Что другое я мог сказать девушке, которая лишь после революции начала соприкасаться с огромным окружающим миром и познавать то, чего были лишены десятки миллионов жителей России? Я не знал, что будет завтра, послезавтра, где буду я, где будет она, но у человека всегда должна быть надежда на светлое будущее.
Глава 25
Вторая половина дня прошла в хозяйственных заботах и обучении Марии пользованию пистолетом. Все шло хорошо. Я объяснял, что после стрельбы нужно извлечь магазин из рукоятки пистолета, передернуть затвор для проверки наличия патрона в патроннике, щелкнуть курком, поставить пистолет на предохранитель и вставить магазин в рукоятку пистолета.
Все было сделано так, как и было рассказано. Только магазин был вставлен до проверки патрона в патроннике. Передернутый затвор загнал патрон из магазина в патронник, спущенный курок воспламенил гремучую смесь в капсюле, капсюль воспламенил порох, который при горении создал избыточное давление газов и вытолкнул из ствола пулю, которая пролетела над моей головой и впилась в стену.
Мне даже показалось, что она вырвала несколько волосков из моей головы. Я поднял руку и погладил голову. Мария подскочила ко мне, схватила меня за голову и стала рассматривать. Не найдя раны, она заплакала и пнула пистолет ногой. Пистолет выстрелил еще раз. Назревала истерика. Я посадил девушку на диванчик, быстро принес остатки коньяка и прямо из горла заставил выпить ее несколько глотков.
— Мне не нужен этот пистолет, — кричала Мария, — он убивает людей. Он сам убивает людей. Я чуть не убила тебя.
Если человек хочет плакать, ему нужно дать проплакаться. Как человеку, страдающему жаждой, нужно дать воды напиться. Или с похмелья опохмелиться (и помнить, что частый опохмел — это прямой путь к алкоголизму). Так и постоянный стресс должен иметь какой-то выход.
Если вас прижмет стресс или постоянное раздражение будет скапливаться в вашей груди, возьмите и крикните как можно громче и кричите как можно дольше. Вы увидите, как после этого крика поменяются краски вокруг вас, и даже солнце будет светить ярче, несмотря на то, что оно будет скрыто за тучами. Частенько помогает секс. Хорошая порция секса. Или две порции подряд. Но с Марией это не пройдет. Старое русское воспитание еще не превзойдено никакой цивилизацией в мире.

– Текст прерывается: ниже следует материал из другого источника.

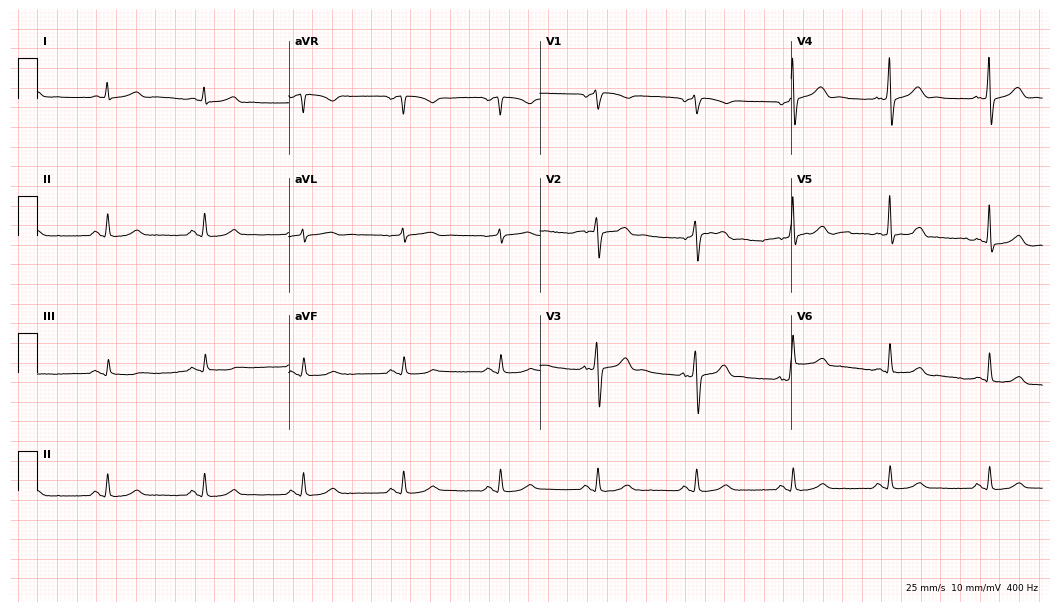
ECG (10.2-second recording at 400 Hz) — a man, 57 years old. Labelled as a normal ECG.

Я дождался, пока рыдания будут меньше, и сказал ей ласково:
— Возьми пистолет, перезаряди его и положи в карман, он нам завтра пригодится.

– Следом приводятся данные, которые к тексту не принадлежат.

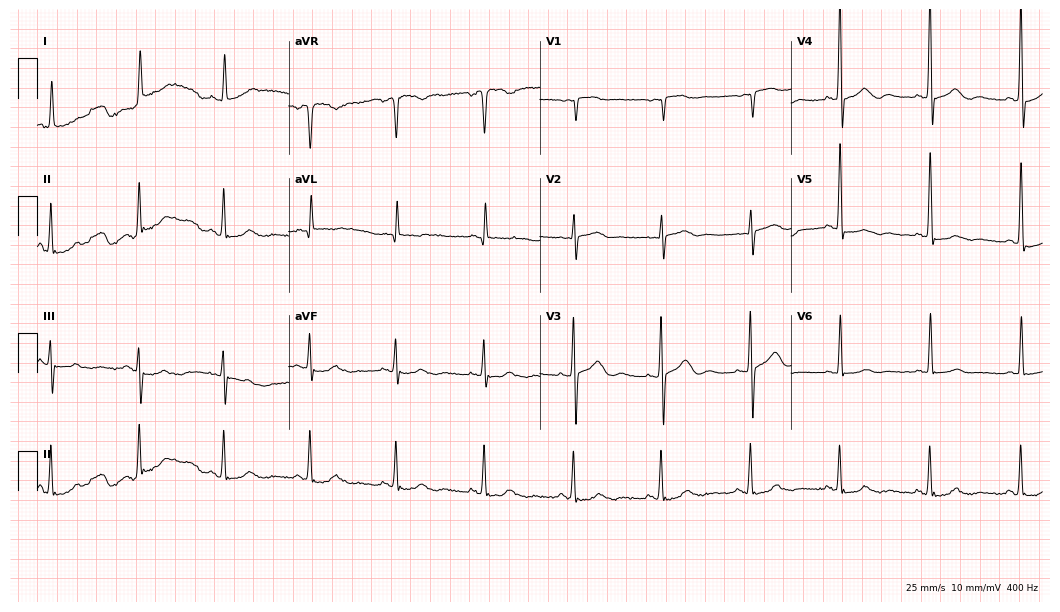
12-lead ECG from a woman, 73 years old (10.2-second recording at 400 Hz). Recorded interpretation: within normal limits.
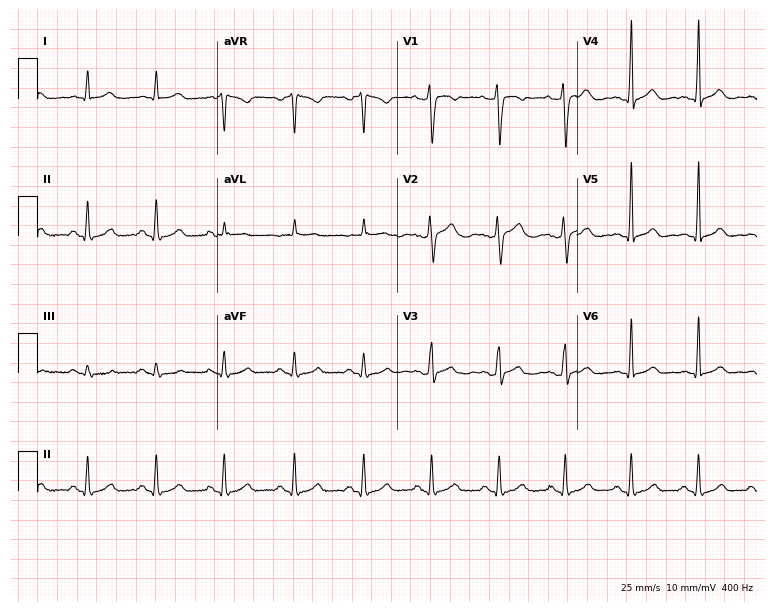
Resting 12-lead electrocardiogram. Patient: a 34-year-old male. None of these six findings is recorded: first-degree AV block, right bundle branch block (RBBB), left bundle branch block (LBBB), sinus bradycardia, atrial fibrillation (AF), sinus tachycardia. Findings outside these six are not listed.

Заинтригованная девушка, всхлипывая, подняла с пола пистолет, безошибочно перезарядила его и положила в карман.
— А что мы завтра будем делать? — спросила она.
— Буду из тебя царицу делать, — с улыбкой сказал я, — сейчас ложись спать.
Утром меня разбудил запах кофе. Едва я успел открыть глаза, как мне на подносе был подан завтрак — кружка кофе и бутерброд с селедкой. Кофе, конечно, это не кофе, а молотые зерна, залитые кипятком. Для первого раза пойдет и так, потом научу варить кофе, но буржуйские привычки заразительны.
— Где твоя кружка? — спросил я девушку. — Вместе завтракать будем, — сказал я, — и ножик захвати.
Мария пила кофе и морщилась, стараясь меня не обидеть.
— Не нравится? — с улыбкой спросил я.
— Не вкусно, — созналась моя тень.
— Погоди, — успокоил я ее, — я тебе расскажу, в чем прелесть кофе, и ты еще сама будешь изобретать рецепты его варки.
— Как суп, что ли варить его? — скривилась девушка.
— Суп не суп, но варка нужна, — пообещал я. — Давай одеваться, у нас с тобой сегодня насыщенный день.
Дамы поставят мне в минус то, что я не стал подробно рассказывать, какие магазины мы посещали, что купили и какую прическу сделали Марии. Скажу одно, что когда я расплатился с парикмахером и вышел на улицу со свертками чекистской одежды, то впереди меня шагала молодая дама в собольей шапочке, коротком пальто с меховой оторочкой, беличьей муфте, длинной черной юбке из тонкой шерсти и шнурованных ботинках на высоком венском каблуке. Картинка. И вдруг перед этой картинкой выросли три налетчика, вынырнувшие из подворотни. Двое стояли перед ней, а второй зашел сзади, чтобы отрезать путь к возможному бегству.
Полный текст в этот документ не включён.